David Friedman
David FriedmanFlash 90

Former U.S. ambassador to Israel David Friedman is set to release his new memoir next week, with content that will prove as shocking today as the events themselves did at the time.

“Sledgehammer: How Breaking with the Past Brought Peace to the Middle East,” is a gripping account of Friedman’s term as former U.S. President Trump’s appointee, one who faced and perhaps even courted controversy throughout his tenure. Friedman was perceived by many on the Left as a “hardline pro-settler right-winger,” The Guardian writes, and even made a notorious comment calling the progressive Jewish organization J Street “kapos” – because, he later explained, he “felt that J Street had betrayed the Jewish People.”
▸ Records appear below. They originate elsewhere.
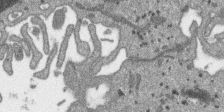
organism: Human
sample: Lung epithelial cells infected with SARS-CoV-2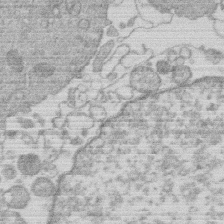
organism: Human
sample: Macrophage cells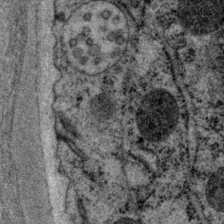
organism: P. pacificus
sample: Pharynx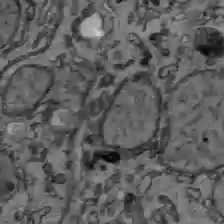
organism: C57BL Mouse
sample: Liver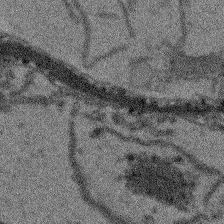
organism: Arabidopsis thaliana
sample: Root tip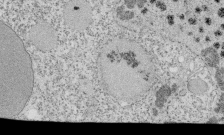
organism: Tetrahymena
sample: Cilia in tetrahymena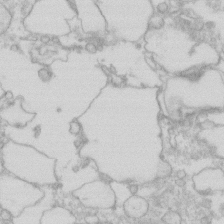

He was later forced to partially retract when justifying his suitability for the ambassadorial role, explaining that: “In the heat of a political campaign I allowed my rhetoric to get the best of me. I regret these comments and assure you that if confirmed, my remarks will be measured and diplomatic.”

According to Friedman, Trump, a president who would go down in history as strongly pro-Israel, did not necessarily start out that way. His account of Trump’s first meeting with then-Israeli President Reuven Rivlin is startling, with Trump accusing then-Prime Minister Benjamin Netanyahu of being unwilling to reach a peace deal with the Palestinians at a time when Mahmoud Abbas was allegedly “desperate” to do so.

That comment “knocked everyone off their chairs,” Friedman writes.

“Although the meeting was private and off the record, we all envisioned a headline tomorrow that Trump had praised Abbas and criticized Netanyahu – the worst possible dynamic for the president’s popularity or for the prospects of the peace process,” he continues, adding, “Fortunately, and incredibly, the event wasn’t leaked.”

Friedman then describes how during Trump’s next meeting with Netanyahu, he showed everyone a video compilation – “a two-minute collection of Abbas’s speeches that I thought was worth watching … two minutes of Abbas honoring terrorists, extolling violence, and vowing never to accept anything less than Israel’s total defeat.

“After the tape ended,” Friedman writes, “the President said, ‘Wow, is that the same guy I met in Washington last month? He seemed like such a sweet, peaceful guy.’”

If Trump was impressed, his advisers were less so.

“They thought it was a cheap propaganda trick,” he writes of Tillerson and McMaster. But Friedman was undeterred, retorting: “I work for the president, and nobody else … I am going to make sure that he is well informed so that he gets Israel policy right.”